Die Abiturientin Verena Pfeiffer,
die sich bei der Vocatium informiert hat, weiß zumindest schon, in welche Richtung es gehen soll: Wirtschaftspsychologie oder BWL möchte sie studieren. Nach dem Abitur will sie aber erst einmal ins Ausland. Während der Schulzeit hätte sie sich mehr Vorbereitung für das Berufsleben gewünscht. „Ich kann vier Fremdsprachen, weiß aber nicht, wie man eine Bewerbung schreibt“, sagt sie.

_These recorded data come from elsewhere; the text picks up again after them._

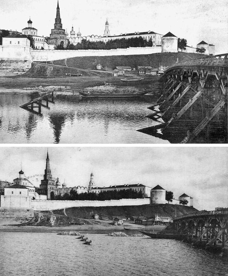 Хижицкий мост (ранее Кизический, ныне Кремлёвский) в начале XX века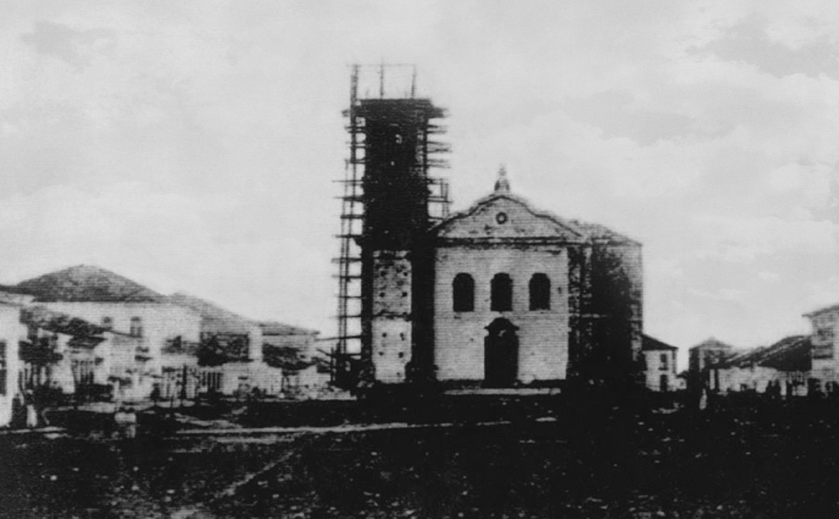 Iniciada em 1780, esta igreja foi concluída, em estado de receber a bênção no dia 27 de julho de 1856, e no dia 8 de agosto do mesmo ano, foram trasladas as imagens da antiga igreja para a nova Igreja Matriz. Até esta data a Matriz de Iguape, estava sob invocação de Nossa Senhora das Neves, mas por respeito essa nova matriz, foi por lei n° 11 de 3 de março de 1858 declarado que a Igreja Matriz desta paróquia ficasse sob a invocação do Senhor Bom Jesus de Iguape. No ano de 1956, elevada à categoria de Basílica. Nela está a imagem do Bom Jesus de Iguape e Nossa Senhora das Neves, padroeiros de Iguape, que atrai milhares de romeiros todos os anos, entre os dias 28 de Julho e 6 de Agosto.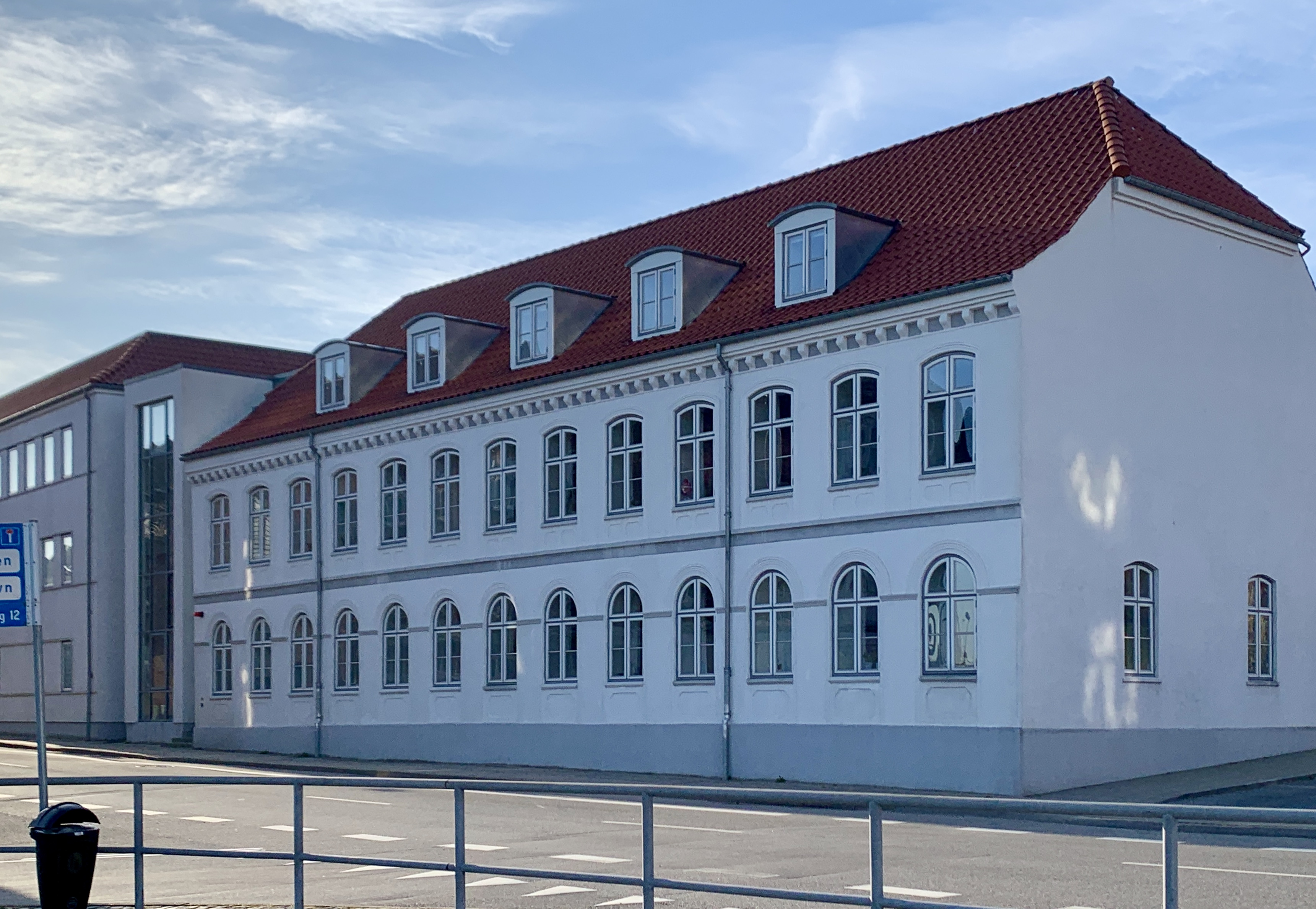 Hadsunds ældste bygning fra 1855.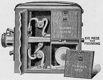 Caméra Urban Bioscope 35 mm ouverte (1902) . Conçue par le Britannique Charles Urban. On voit le tube optique de vision à travers la pellicule. On remarque le magasin double (ouvert au niveau de la pellicule déjà exposée).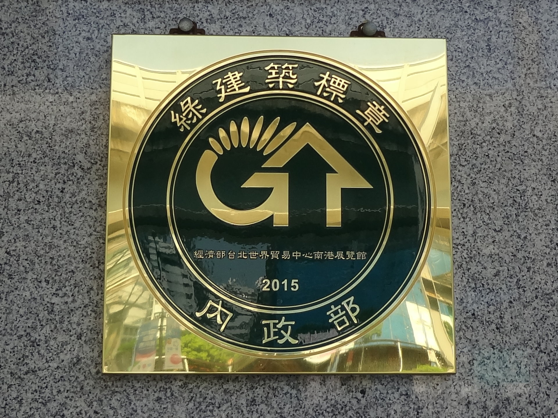 台北世界貿易中心南港展覽館的2015年中華民國內政部綠建築標章，釘掛於門牌上方。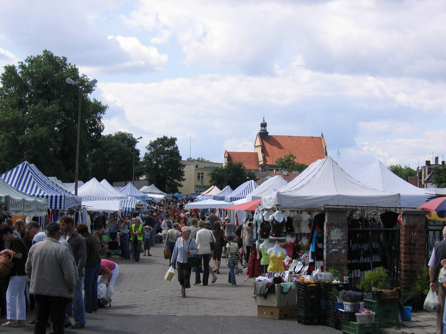 Targowisko miejskie w Słupcy,dzień targowy, Słupca, czerwiec 2007. W tle 15-wieczny kościół gotycki pod wezwaniem św. Wawrzyńca (foto:M.Majdecki).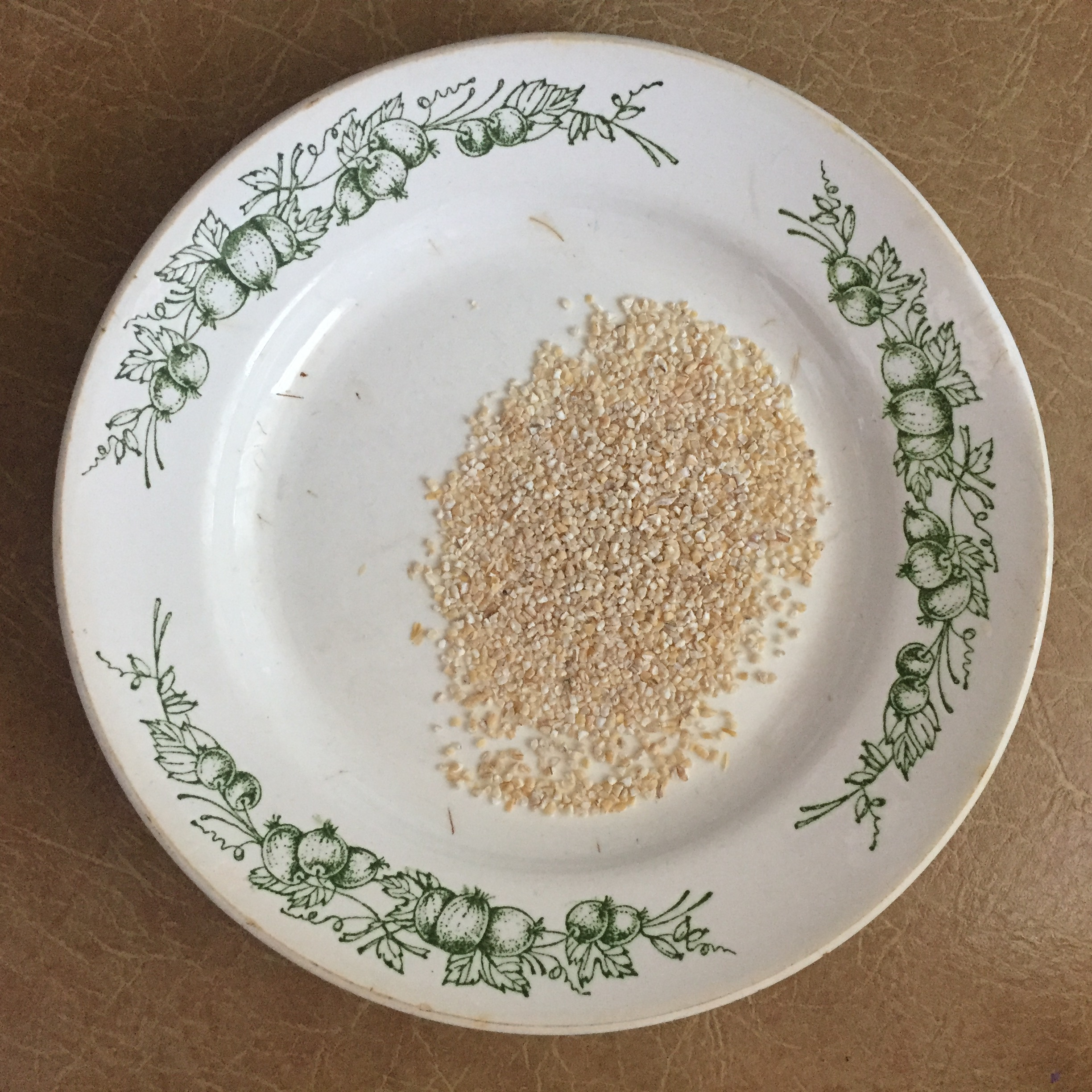 Ячневая крупа в тарелке.

Philipp Bayers Pläne sind ebenfalls sehr konkret. Der 18-Jährige möchte zur Bundeswehr. Dort will
er Geschichte oder Sport studieren. „Ich möchte wie mein Vater Offizier bei der Bundeswehr werden“, erklärt er. Das weiß er seit der achten Klasse. Sofia Knauers Weg verlief weniger geradlinig. Während ihrer Zeit an der Realschule hat sie viele Berufe ausprobiert. Sie absolvierte Praktika in einem Reisebüro, als Elektronikerin und in einer Sprachschule. Letztendlich entschied sie sich für eine Ausbildung als Kauffrau für Büromanagement bei einem Unternehmen in der Verteidigungsindustrie.